Le Tribunal Administratif de Bordeaux, statuant en référé sur le fondement de l'article L. 551-1 du code de justice administrative, a rejeté la requête de la SASU établissements Cuny. Celle-ci contestait la procédure de passation d'un accord-cadre de rénovation électrique attribué par Gironde Habitat, en soutenant que l'offre retenue était anormalement basse. Le juge a estimé que le pouvoir adjudicateur avait respecté les articles L. 2152-6 et R. 2152-3 du code de la commande publique en sollicitant et en obtenant des justifications suffisantes de la part de l'attributaire, démontrant que son offre n'était pas anormalement basse. La demande d'injonction de communication de pièces a également été rejetée, Gironde Habitat s'étant acquitté de son obligation d'information prévue à l'article R. 2181-3 du même code.

Avocat : SELARL CABINET FERRANT

12 janvier 2026
TA59Décision• Excès de pouvoir

Tribunal Administratif de Lille — N° TA59-2205618

Le Tribunal Administratif de Lille a rejeté la requête du syndicat Sud solidaires des personnels du SDIS du Nord, qui contestait le refus du président du conseil d'administration de limiter le temps de travail annuel des sapeurs-pompiers professionnels à 2 068 heures, d'informer les agents sur les risques des gardes de 24 heures et de permettre un choix entre gardes de 12 ou 24 heures. Le tribunal a d'abord jugé que le courrier du 24 mars 2022 constituait une décision faisant grief, rejetant ainsi la fin de non-recevoir. Sur le fond, il a estimé que les moyens soulevés, notamment l'insuffisance de motivation, l'illégalité du règlement intérieur fondé sur le décret n° 2001-1382 du 31 décembre 2001, l'incompétence de l'auteur de l'acte, la méconnaissance des articles L. 811-1 du code général de la fonction publique et L. 4121-1 du code du travail, ainsi que la violation du principe d'égalité et de la directive 2003/88/CE, n'étaient pas fondés. La solution retenue est le rejet de l'ensemble des conclusions de la requête.

Avocat : FERRAND

12 janvier 2026• 1ère Chambre
TA59Décision• Excès de pouvoir

Tribunal Administratif de Lille — N° TA59-2304735

Le Tribunal Administratif de Lille a examiné la requête de M. D..., ressortissant marocain, contestant le refus implicite puis explicite du préfet du Nord d’autoriser le regroupement familial pour son épouse et son fils. Le tribunal a jugé que la décision explicite de refus du 24 novembre 2023 se substituait à la décision implicite et a rejeté la demande d’annulation.
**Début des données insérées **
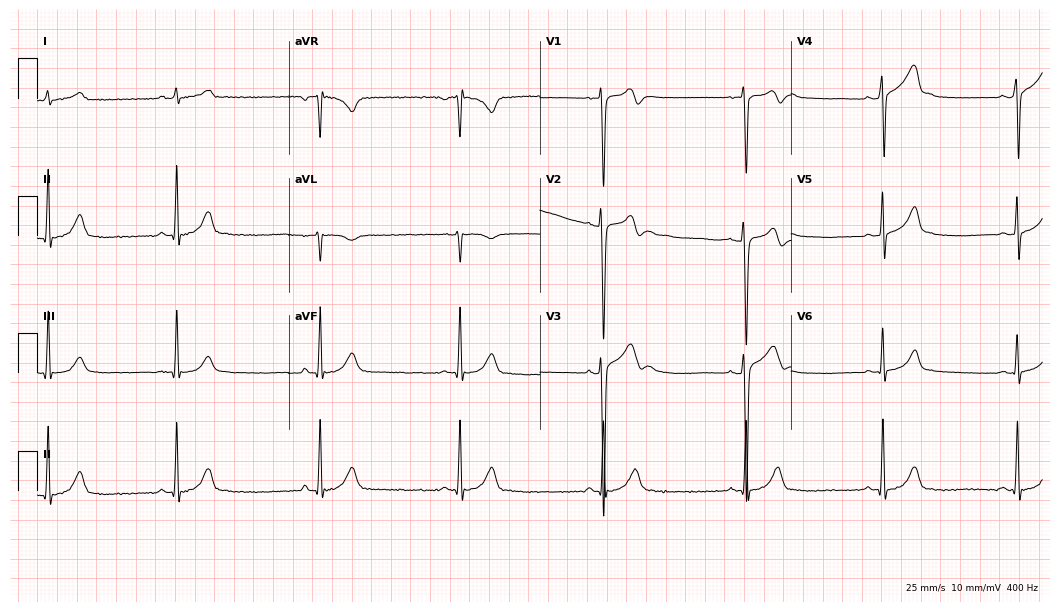
ECG (10.2-second recording at 400 Hz) — a male patient, 22 years old. Findings include sinus bradycardia (a sinus rate of 50 beats per minute or less).

Il a estimé que l’arrêté était suffisamment motivé et que le moyen tiré d’une erreur manifeste d’appréciation au regard de l’article L. 434-7 du code de l’entrée et du séjour des étrangers et du droit d’asile n’était pas fondé. La solution retenue est le rejet de la requête.

Avocat : FERRAND

18 décembre 2025• 1ère Chambre
TA59Décision• Excès de pouvoir

Tribunal Administratif de Lille — N° TA59-2408558

Le Tribunal Administratif de Lille annule l'arrêté du 24 mars 2024 par lequel le préfet du Nord avait prononcé l'expulsion du territoire français de M. A..., ressortissant algérien, ainsi que les décisions de retrait de son certificat de résidence de dix ans et de fixation du pays de renvoi. Le tribunal estime que les faits de violence conjugale reprochés à M. A..., bien que graves, ne suffisent pas à caractériser une menace grave pour l'ordre public au sens de l'article L. 631-1 du code de l'entrée et du séjour des étrangers et du droit d'asile, compte tenu de son insertion professionnelle et de l'absence d'autres infractions. En conséquence, le tribunal enjoint au préfet de restituer à M. A... son certificat de résidence.